The RPTE Letter largely echoes the issues raised by the Smith Letter and the JEBURPA Letter, and suffers from the same conceptual infirmities. But the RPTE Letter also has a number of additional flaws. First, it asserts that the final Draft is problematic because it does not address “violation[s] of the natural privacy that land owners possess by topography, fencing, landscaping or conducting activities or locating structures beyond what the natural eye can see.” The question of how to address privacy issues was also something that the Drafting Committee carefully thought through. In the end, rather than attempt to adopt a separate, distinct approach to privacy that would apply only to unmanned aircraft, the Drafting Committee decided that the better approach would be to recognize that unmanned aircraft can be instrumentalities for violating existing privacy rights. This technology-neutral approach recognizes that different states have different approaches to privacy, and that an attempt to adopt a uniform rule that applied only to drones would have significant negative effects on enactability. Second, the RPTE Letter objects that a landowner “will have no reasonable means” to identify a drone operator, and asserts that there needs to be “a means to identify” a particular drone operator. As a practical matter, the FAA and the drone industry are working on a solution to remote drone identification or “Remote ID,” which would address this concern—a rulemaking on this issue is expected this year. But more importantly, the question of Remote ID is well outside the scope of the Drafting Committee, and it is neither necessary nor appropriate for the final Draft Act to address this question. Third, the RPTE Letter’s enclosed comment from Prof. Steven Eagle objects to the final Draft’s not having a “provision for property owners fending off unmanned aircraft that menace their families, animals, and structures with imminent harm.” As with Remote ID, this is an issue outside the scope of the Committee—federal law generally prohibits interference with or shooting down aircraft, whether manned or unmanned, and for good reason. Among other things, active measures taken against unmanned aircraft pose a potentially grave danger to other users of the national airspace. The Committee rightly concluded that it was neither necessary nor appropriate to attempt to authorize counter drone measures in the final Draft Act.

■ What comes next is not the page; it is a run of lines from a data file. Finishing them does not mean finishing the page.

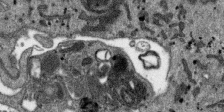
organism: Human
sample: Lung epithelial cells, uninfected (mock) control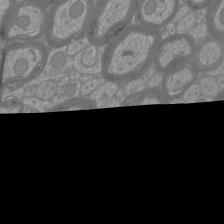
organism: Mouse
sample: Cortical neurons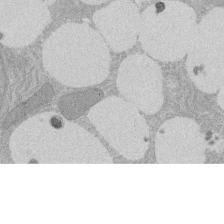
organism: Rat
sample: Salivary granule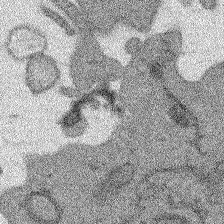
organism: Human
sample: HeLa cells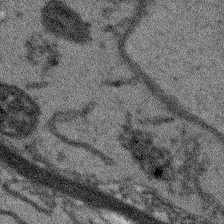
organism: Arabidopsis thaliana
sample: Root tip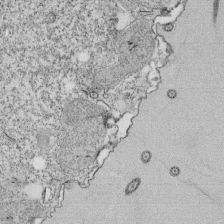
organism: Tetrahymena
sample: Cilia in tetrahymena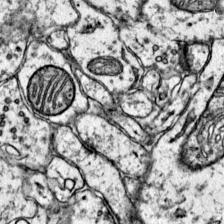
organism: Mouse
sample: Primary visual cortex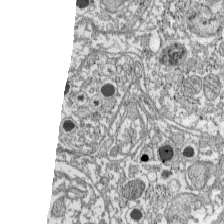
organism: C57BL Mouse
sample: Pancreatic islet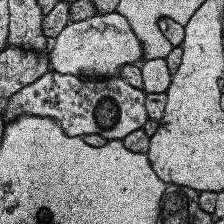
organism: Human
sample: Temporal Lobe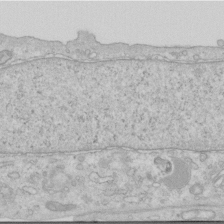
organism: Human
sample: Centriole in RPE cells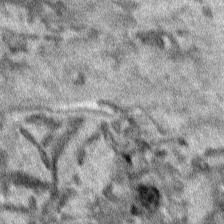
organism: Human
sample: Mitochondria in HCT116 cells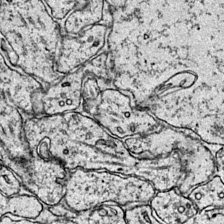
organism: Mouse
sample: Primary visual cortex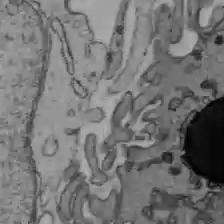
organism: C57BL Mouse
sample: Liver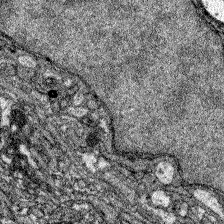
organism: Zebrafish
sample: Larval olfactory bulb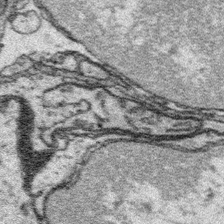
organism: Platynereis dumerilii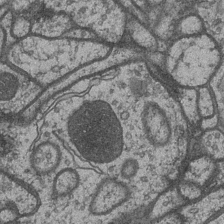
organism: Drosophila
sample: Optic medulla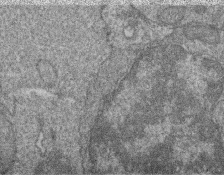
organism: Zebrafish
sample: Cilia; retinal pigment epithelium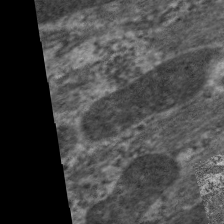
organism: C. elegans
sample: Pharynx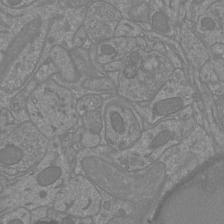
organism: Mouse
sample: Cortical neurons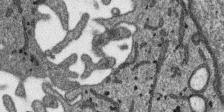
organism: Human
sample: Lung epithelial cells infected with SARS-CoV-2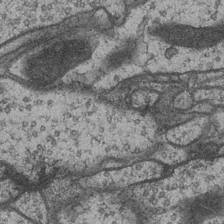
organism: Drosophila
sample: Optic medulla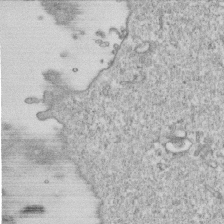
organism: Mouse
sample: Activated OT-1 CD8+ T cells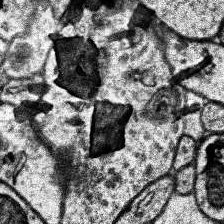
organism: Human
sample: Temporal Lobe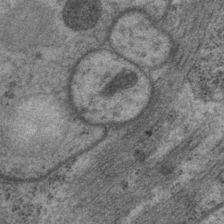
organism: P. pacificus
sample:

The nuances, compromises, and policy decisions in the Draft Act are a product of the lengthy consideration that the Committee has undertaken. They are not flaws, but features. The Commission should not allow the JEBURPA, Smith, or RPTE Letters’ last-minute rehash of arguments that the Committee has already considered and incorporated (and in some cases rejected) to derail adoption of the Draft Act.

We reiterate our support for the final Draft Act because it represents a thoughtful, reasoned set of compromises related to low-altitude drone operations. It is our view that the Committee’s approach will provide guidance to courts, after passage of the proposal by the States, about protecting landowners’ enjoyment and use of their property while enabling the safe integration of drones into the national airspace system.